In PBL courses, the usual rewards for excellent teaching are personal prizes, grants for research in education, or funding to attend professional development courses. Among the benefits are the encouragement of young tutors to develop careers in medical education and establishment of links with local and international educators and researchers in medical education. A good tutor training programme fosters the arts of facilitation, group dynamics, and feedback.10–13 Faculty training and mentoring programmes should be part of university policies for the promotion of academic excellence.14 One initial training session for faculty development at the beginning of a project (e.g., introduction of PBL) is not enough. Follow-up mentoring, coupled with opportunities to share ideas with other tutors as new skills are developed, is crucial to successful implementation of a new curriculum.14,15 The academies of medical educators at Harvard Medical School and the University of California San Francisco (UCSF) are two examples of current trends in medical and health education.

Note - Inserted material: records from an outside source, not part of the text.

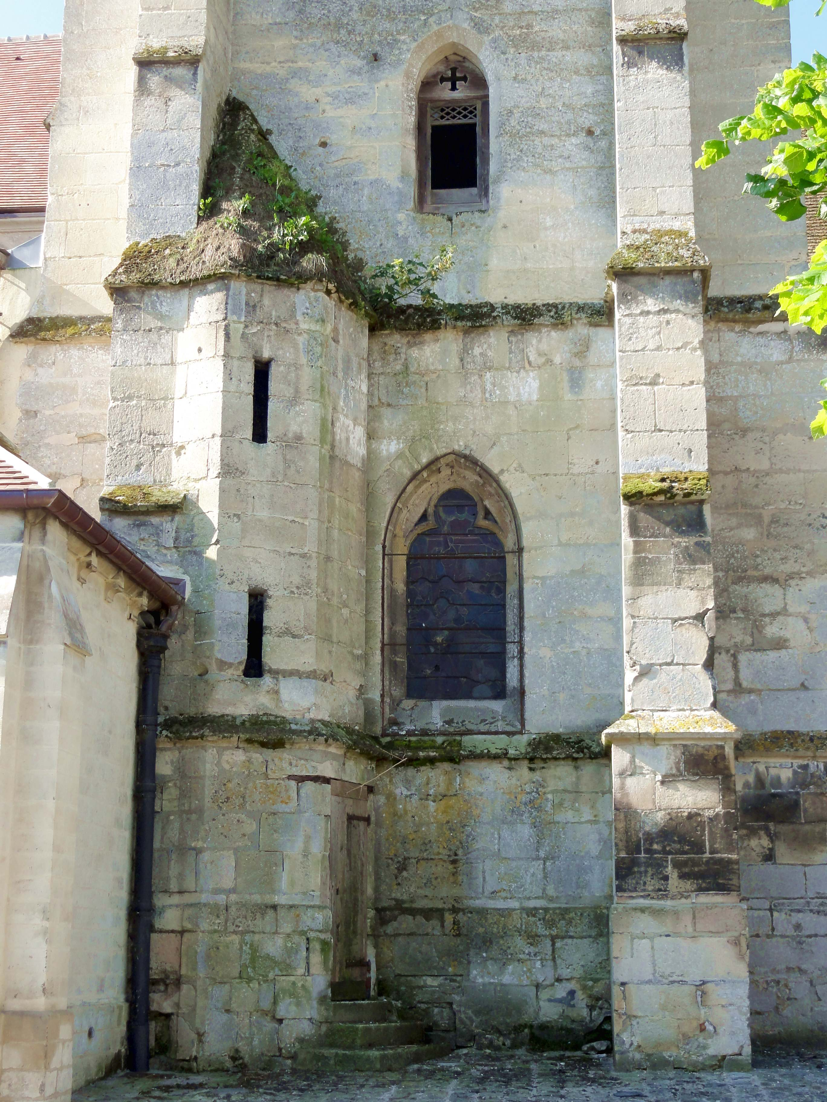 Clocher, base et 1er étage, côté nord.
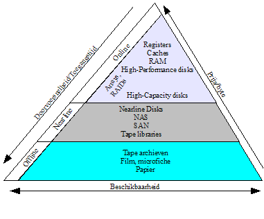 De opslagpyramide
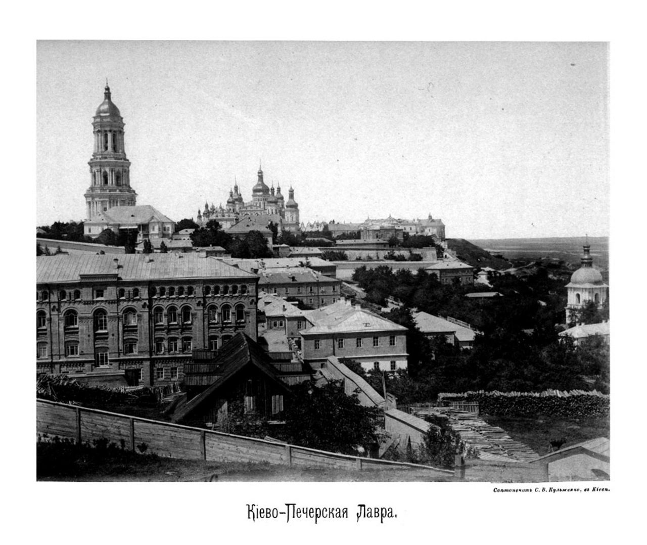 Києво-Печерська лавра Київ (Kiev Pechersk Lavra) 1888
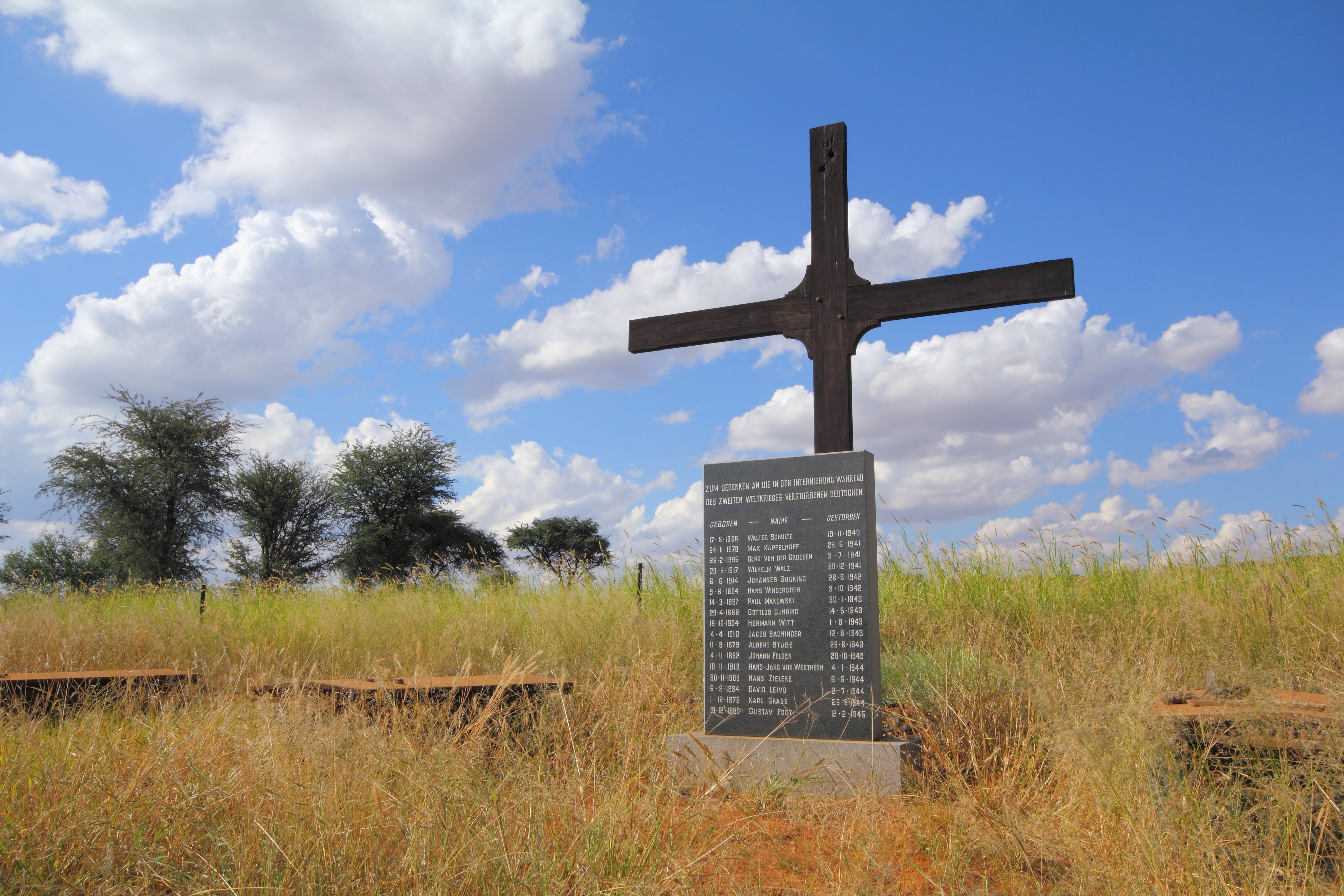 Holzkreuz und Namenstafel zum Gedenken an die während der Internierungszeit im Lager Andalusia Verstorbenen.
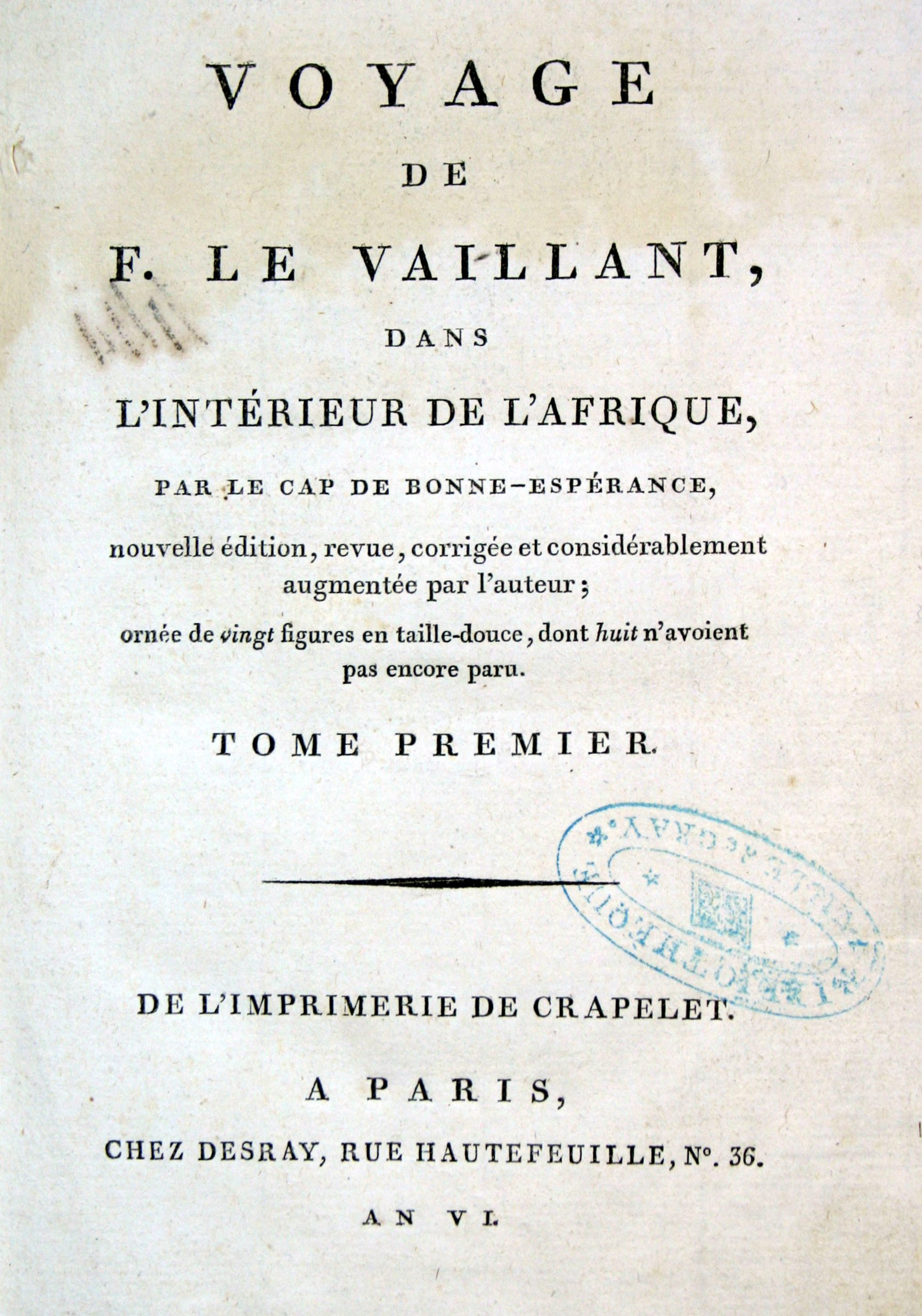 Page de titre du Voyage de F. Le Vaillant dans l'intérieur de l'Afrique par le cap de Bonne Espérance nouvelle édition, Desray, An VI.
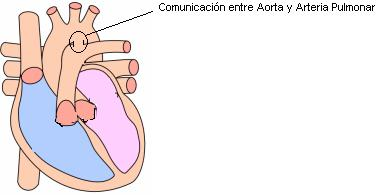 persistent ductus
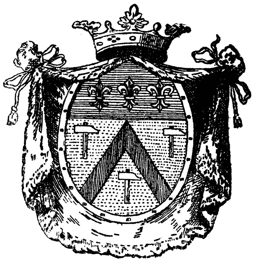 Ätten Tersmedens vapen på ett ex libris från 1800-talet.
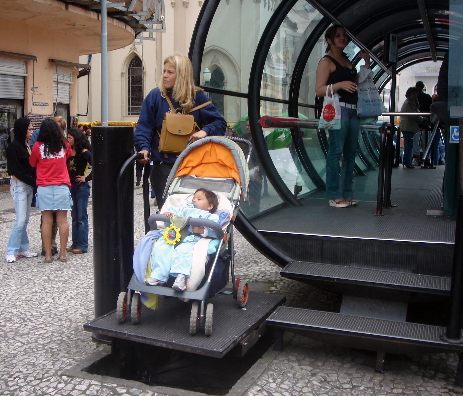 Sistema RIT de Curitiba, Brazil
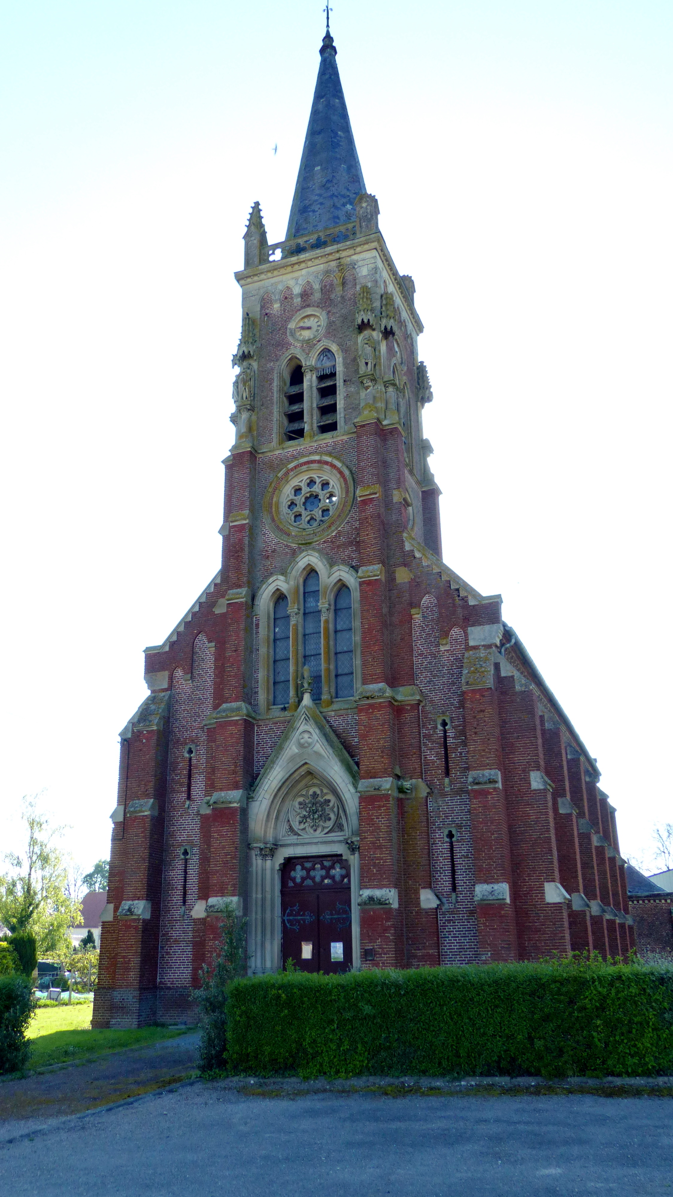 Façade de l'église Saint-Pierre de Fleury (Somme)

At Harvard, the academy aims to reward excellence in teaching and provide a forum for the exchange of ideas across departmental and institutional lines.16 The academy at UCSF likewise rewards talent and has also initiated a mentoring programme to help junior faculty members enhance their teaching skills.17 One aim of faculty development programmes is to improve teachers’ abilities to write high-quality and reliable test questions. Assessment of students’ cognitive skills is a much neglected area in curriculum change.18
Box 1 Twelve qualities of a good teacher or mentor
The emerging changes in medical curricula and the role of medical teachers necessitates the development of standards for medical education at international as well as national levels.19–21 As research becomes the main criterion for promotion in academia, faculty time for education is at risk.22 This is one of the main challenges facing educators in universities worldwide. Vice-chancellors and deans need to reassess the criteria for academic promotion and allocate more credit for education. A second challenge is the lack of training and mentoring programmes in medical and health professional schools. Although the introduction of PBL has necessitated the development of training programmes in most schools, these need to be backed by mentoring and continuous support for new tutors. A third challenge is the separation of research from education, and the consequent lack of established knowledge in areas such as staff development and enhancement of teaching skills.23 A fourth challenge is the lack of resources for training teachers and junior faculty academics.
The advent of PBL has cast a spotlight on the qualities of a good teacher. Excellent teachers serve as role models, influence career choices and enable students to reach their potential. Some of the necessary qualities are inherent, others can be acquired. In medical schools the good teachers must be nurtured and rewarded.
Note The author chaired the Subcommittee of Excellence in Teaching Awards, Faculty of Medicine, Dentistry and Health Sciences, the University of Melbourne, 2003–2004.